Der iranische Regimekritiker kehrt ohne Umweg über seine Heimat nach Leverkusen zurück. Geschäftsführer Simon Rolfes bezeichnet die Situation als "kompliziert" und "herausfordernd". 

Am Donnerstag beginnt bei Bayer 04 Leverkusen die ungewöhnlichste Trainingsphase der Bundesliga-Geschichte. Die Mannschaft kommt aus einem Kurz-Urlaub. Und wird sich nach knapp drei Wochen harter Arbeit in den nächsten Kurzurlaub verabschieden. Anfang Januar geht es mit der direkten Vorbereitung auf die letzten beiden Rückrundenspiele weiter, ehe die Rückrunde beginnt. Und als wäre dieser Wahnsinn nicht verrückt genug, wissen die Verantwortlichen auch nicht, in welcher Verfassung wichtige Spieler zurückkehren.

Die Hauptsorge gilt Sardar Azmoun (27), der am Dienstag mit der Nationalmannschaft des Iran bei der Weltmeisterschaft ausgeschieden war. Der profilierteste Kritiker der Mullah-Diktatur unter den iranischen Profis reiste im Gegensatz zu einem Großteil der Mannschaft nicht in die Heimat. Dort hätten ihn als Unterstützer der Proteste nach dem Tod von Mahsa Amini schwere Repressalien erwartet. Noch vor den letzten beiden Testspielen des Iran in Österreich hatte der Stürmer mit regimekritischen Äußerungen für Wirbel gesorgt. Während der Tage in Katar hatte er nach extremer Einschüchterung bis hin zu Bedrohung der Mannschaft durch die Machthaber keine Meinungsäußerung von sich gegeben. Dem Schweigen zur Nationalhymne nach dem Auftaktspiel folgte ein Schweigen in den sozialen Medien.

„Sardar Azmoun wird ein paar Tage frei haben und dann noch vor Weihnachten hier bei uns ins Training einsteigen. Natürlich versuchen wir, ihm zu helfen, aber es ist eine sehr komplizierte Situation für alle, für ihn und seine Familie als Betroffene ganz besonders, aber auch für uns als Klub ist das herausfordernd“, sagte Leverkusen Sport-Geschäftsführer Simon Rolfes am Mittwoch im Gespräch mit dem „Kölner Stadt-Anzeiger“. Rolfes hofft, dass Azmoun im Trainingsalltag als Fußball-Profi zu Rhythmus und sportlicher Normalität findet. „Es wird nicht einfach, trotzdem glaube ich, dass er das schaffen wird, denn Fußball ist auch seine Leidenschaft.“

Trotzdem ist es für den Arbeitgeber, der mit Azmoun einen Vertrag bis 2027 abgeschlossen hat, schwer, in das wahre Leben des iranischen Volkshelden einzudringen. Sardar Azmoun ist nicht nur einer der beliebtesten Fußballer seines Landes, er ist auch Besitzer eines erfolgreichen Gestüts in seiner Heimatstadt Gonbad-e Kavus und Sponsor einer Volleyball-Frauenmannschaft, die den Namen seines Lieblingspferdes Serik trägt. Wenn ein aktiver Fußballer als Symbol des Widerstandes taugt, dann er. Fast alle anderen haben den Respekt der Fans dadurch verloren, dass sie rund um die WM nicht genug Solidarität mit den leidenden Menschen in der Heimat zeigten.

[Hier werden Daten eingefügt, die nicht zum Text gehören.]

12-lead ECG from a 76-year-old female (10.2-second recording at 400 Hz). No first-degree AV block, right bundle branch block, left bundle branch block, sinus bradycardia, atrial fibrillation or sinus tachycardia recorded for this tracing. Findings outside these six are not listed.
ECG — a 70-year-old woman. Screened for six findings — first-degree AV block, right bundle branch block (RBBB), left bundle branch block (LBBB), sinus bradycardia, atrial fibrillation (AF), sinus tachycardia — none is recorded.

Ich liebe die iranischen Menschen, und ich mag es, dass viele von ihnen meine Fans sind
Sardar Azmoun

„Ich liebe die iranischen Menschen, und ich mag es, dass viele von ihnen meine Fans sind. Ich freue mich darüber und möchte es nicht ändern“, hat Azmoun im Juli in einem Interview mit dieser Zeitung gesagt. Das Problem von Bayer 04 Leverkusen ist, dass man dringend jenen Sardar Azmoun bräuchte, der in seiner Zeit vor dem Wechsel von Zenit St. Petersburg zu Bayer 04 im Januar 2022 Tore am Fließband schoss. Dass dieser Profi allerdings angesichts der Sorge um seine Heimat und seine inzwischen zum Großteil aus dem Iran ausgereiste Familie nicht einfach verfügbar ist, zeigte auch sein letzter Auftritt bei der WM in Katar. Im entscheidenden Vorrundenspiel gegen die USA (0:1) stand der Leverkusener in der Startaufstellung, wurde aber nach 45 Minute ohne Wirkung ausgewechselt.

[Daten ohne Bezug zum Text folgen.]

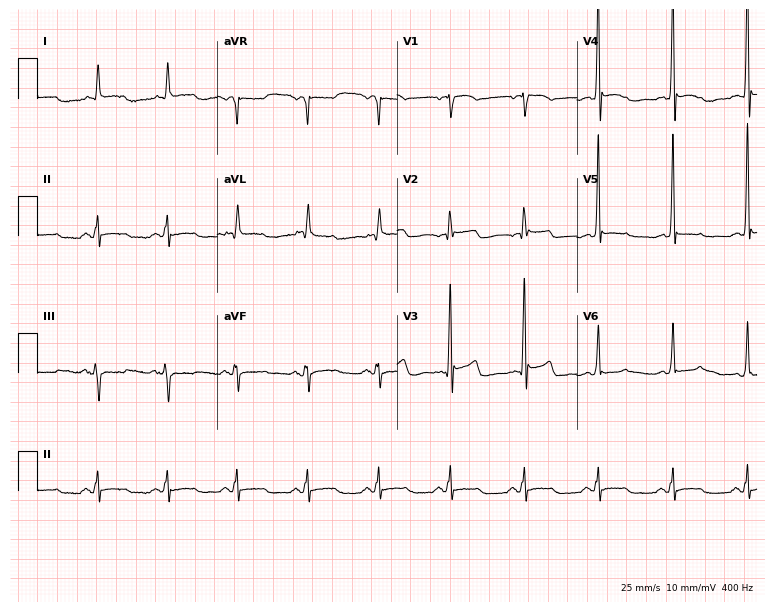
Electrocardiogram (7.3-second recording at 400 Hz), a 74-year-old male patient. Of the six screened findings (first-degree AV block, right bundle branch block, left bundle branch block, sinus bradycardia, atrial fibrillation, sinus tachycardia), none is recorded. Other findings, if any, are not listed.
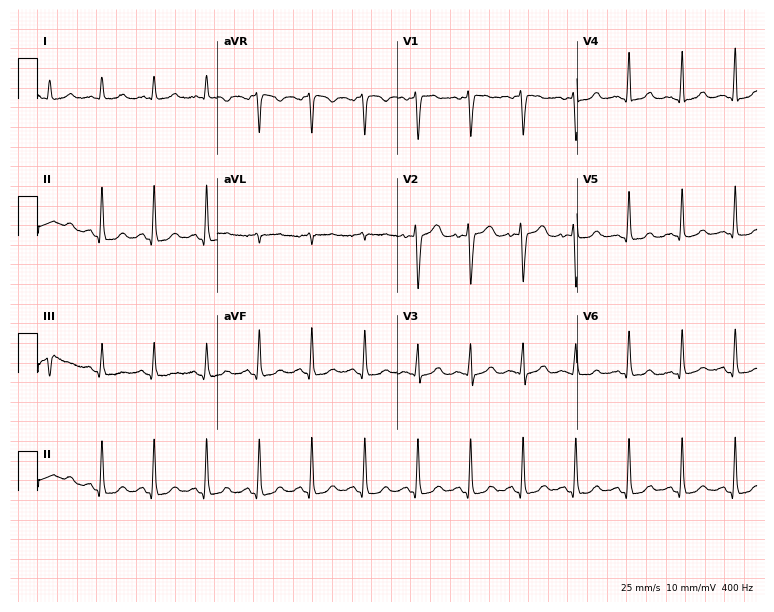
Electrocardiogram, a 42-year-old female. Interpretation includes sinus tachycardia (a sinus rate of 100 beats per minute or more).
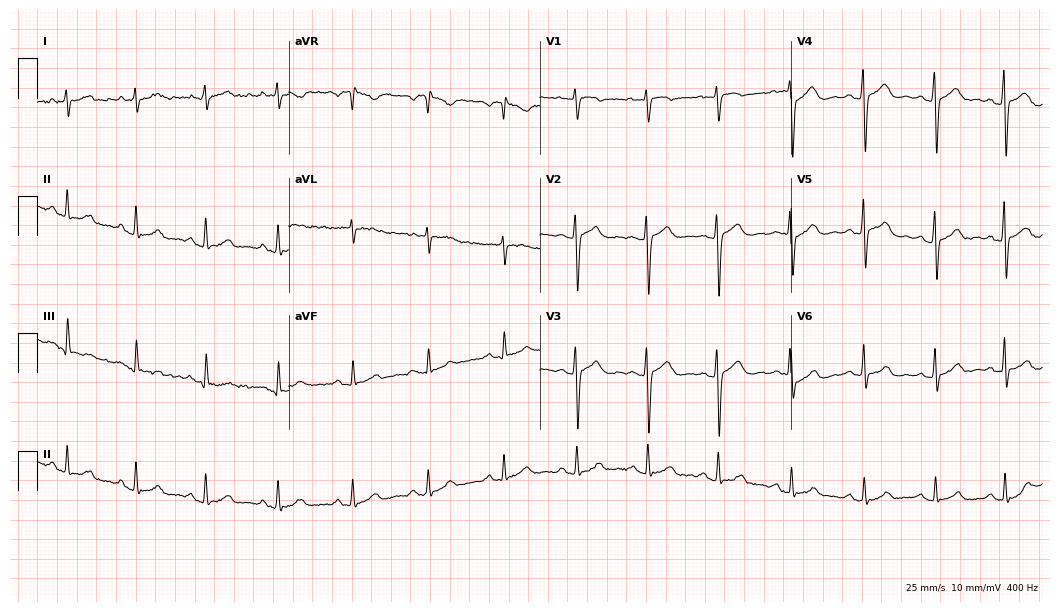
Standard 12-lead ECG recorded from a man, 66 years old. Read as a normal ECG.

Patrick Schicks Adduktorenprobleme sind ein Langzeitproblem

Erschwerend kommt für Bayer 04 hinzu, dass Top-Mittelstürmer Patrik Schick weiterhin an den Adduktorenproblemen leidet, die ihn schon vor Beginn der WM-Pause gebremst hatten. Eine Operation im Mai 2022 hatte nicht den gewünschten Erfolg. Schon im Trainingslager berichtete der Tscheche davon, dass die Schmerzen immer noch da seien. „Es ist eine Sache, die nicht von heute auf morgen weggeht, das ist ein Prozess, den wir beobachten müssen“, erklärt Simon Rolfes. Auch hier werden die nächsten Trainingswochen und die beiden Testspiele am 10. und 17. Dezember bei den Glasgow Rangers und gegen den FC Zürich Aufschluss geben. Zur Not hat die Werkself als Mittelstürmer den jungen Adam Hlozek (21) in er Hinterhand, der im Sturmzentrum beim 3:0 in St. Louis zweimal traf.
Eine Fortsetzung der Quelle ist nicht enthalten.